The local CRIF chapter president said she reached out to the Muslim associations and local imams, demanding that they condemn the act publicly.
But so far, she has had no response from them.
“I cannot understand that and cannot accept that,” she said. “We have also requested that the authorities close down four Salafist mosques that are operating in Marseille, and are well known to the French security services.”
CRIF President Roger Cukierman told the Post after the Paris attacks that generally speaking, security forces are doing their most to protect synagogues, Jewish schools and other Jewish institutions.
“The police and the army have deployed great forces around our institutions. So our concern now is to make sure that we keep this level of protection,” said Cukierman.
Rabbi Pevzner, one of Chabad’s main pillars in Paris, expressed great concern, especially since yesterday’s stabbing is the second attack in recent weeks against a Jewish looking person in that region.
“We are witnessing a new, alarming set-up,” he said.
“The city of Marseille has become a hub of many radical elements. We have become targets of hostility and crime. We must face this situation and not give up. We praise our father in heaven that Rabbi Sa’adon only suffered light stabbings, and is now recovering from his wounds.’’ Rabbi Taubenblatt, another Chabad envoy from Marseille, is also distraught.
“These people saw a person wearing a kippa and attacked him with a cutter,” Taubenblatt said. “The situation is very difficult in this city, but we cannot leave.
The Jewish community of Marseille has suffered the Holocaust, with denunciations and murders. Nevertheless, it survived. And so, we must stay here to support this wonderful community until the messiah comes, and to bring more light to it – the light of Hanukkah.’’ Israeli Ambassador to the UN Danny Danon spoke about the stabbing at an event commemorating Kristallnacht in the UN headquarters in New York Wednesday night.

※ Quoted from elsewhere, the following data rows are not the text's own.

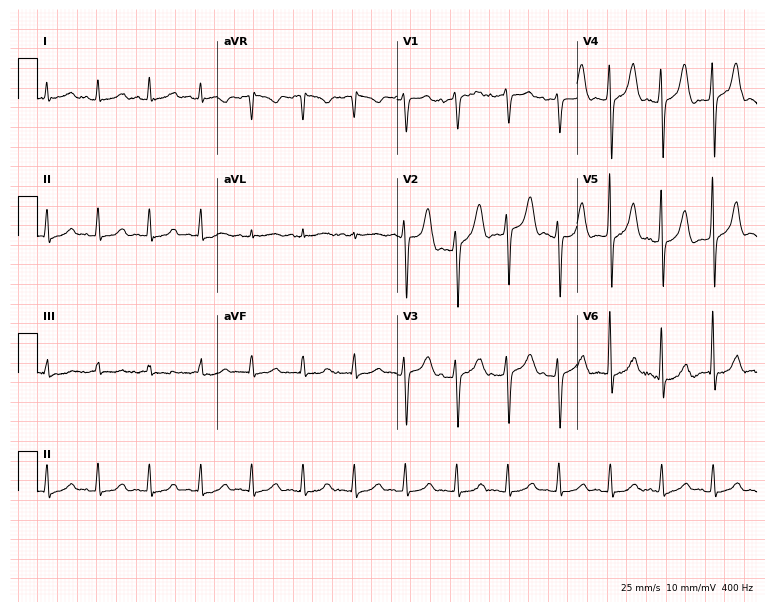
Standard 12-lead ECG recorded from a man, 24 years old. The tracing shows sinus tachycardia (a sinus rate of 100 beats per minute or more).
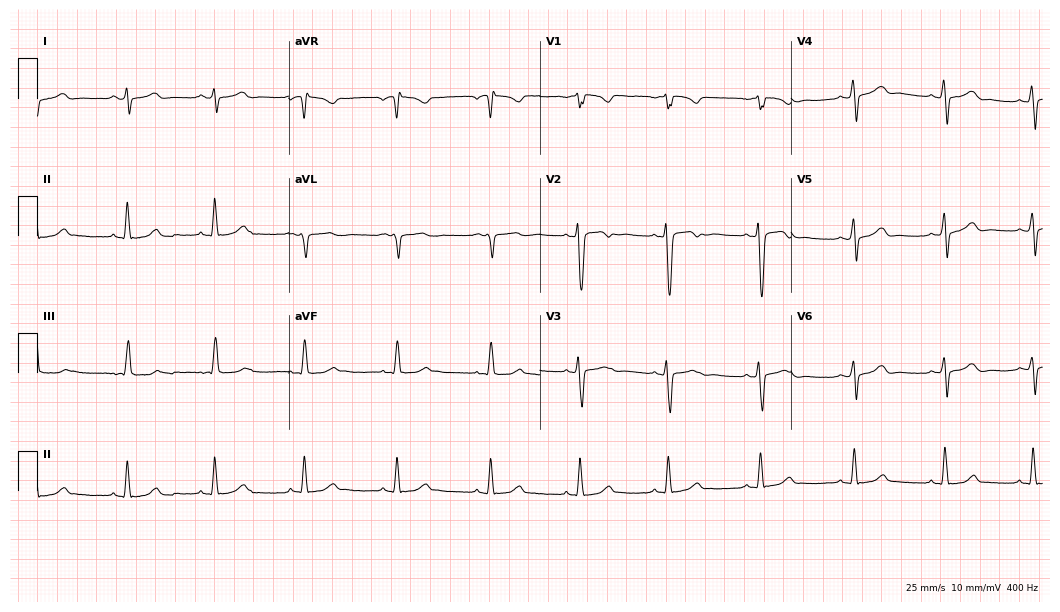
Resting 12-lead electrocardiogram. Patient: a female, 24 years old. None of these six findings is recorded: first-degree AV block, right bundle branch block, left bundle branch block, sinus bradycardia, atrial fibrillation, sinus tachycardia. Only these six findings were labelled.
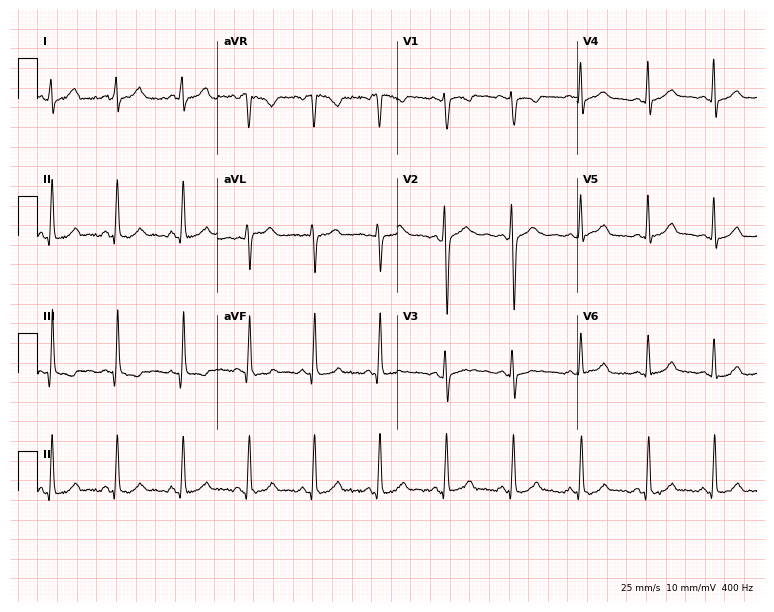
Resting 12-lead electrocardiogram. Patient: a 28-year-old female. Read as a normal ECG.
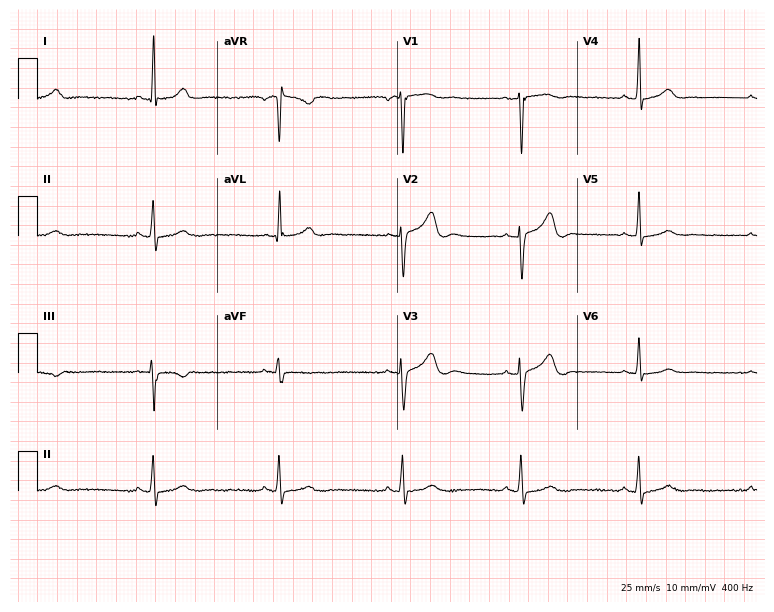
Electrocardiogram, a 45-year-old female. Interpretation includes sinus bradycardia (a sinus rate of 50 beats per minute or less).
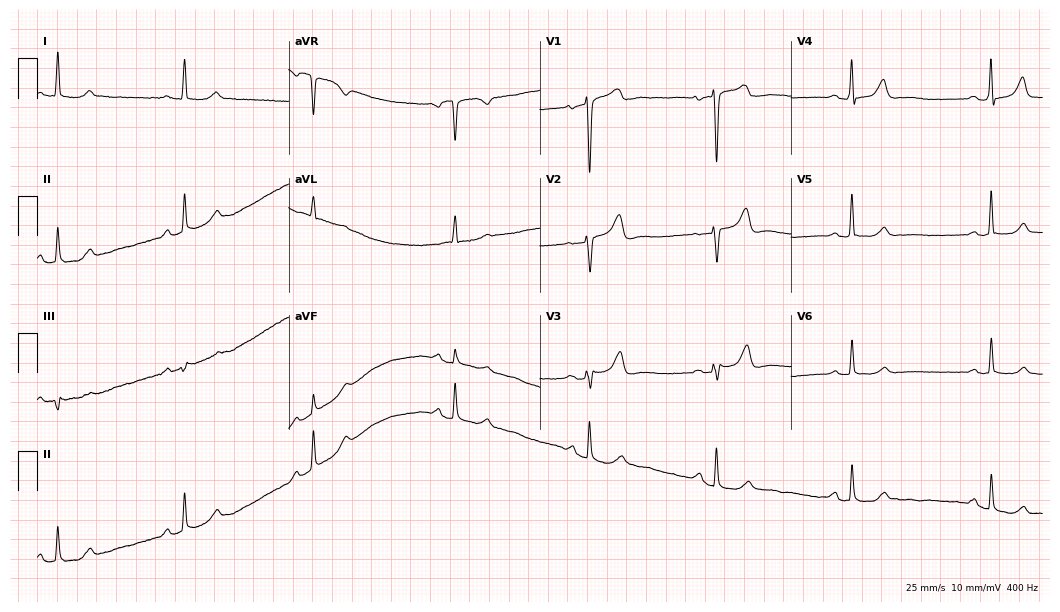
ECG (10.2-second recording at 400 Hz) — a female patient, 66 years old. Screened for six findings — first-degree AV block, right bundle branch block (RBBB), left bundle branch block (LBBB), sinus bradycardia, atrial fibrillation (AF), sinus tachycardia — none is recorded. Only these six findings were labelled.
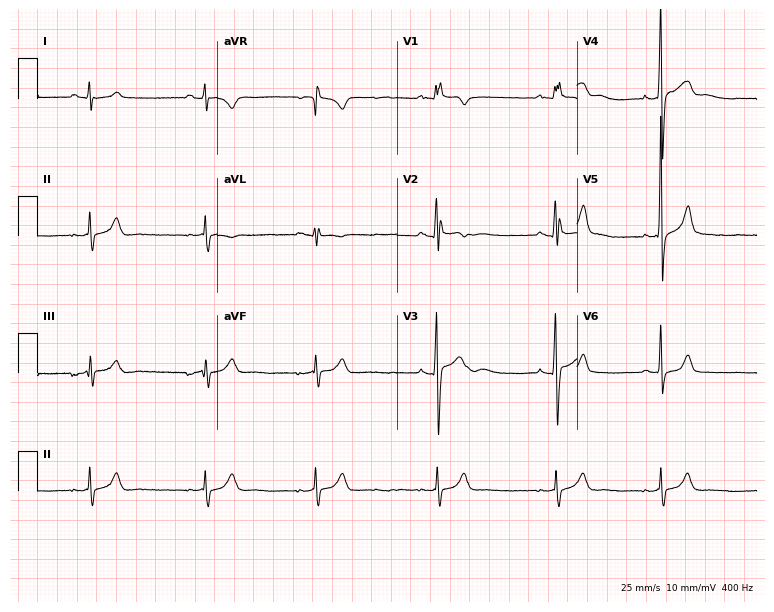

“The State of Israel was founded to ensure that never again will the survival of the Jewish people be threatened. We will not remain silent and we will never let anti-Semitism to rise again,” he said. “In the 70 years since the end of World War II and the liberation of the concentration camps, anti-Semitism has returned to the streets of Europe.”
During his opening remarks, the ambassador showed a burned stone salvaged from the Great Synagogue in Mannheim, Germany, which was set aflame during the night of broken glass in 1938.
“This stone represents one of the darkest times in human history, and the history of the Jewish people,” he told attendees. “The burn marks of hatred and anti-Semitism are, in a very real sense, the cornerstone of this institution, which was established ‘to save succeeding generations from the scourge of war.’”
Danielle Ziri in New York contributed to this report.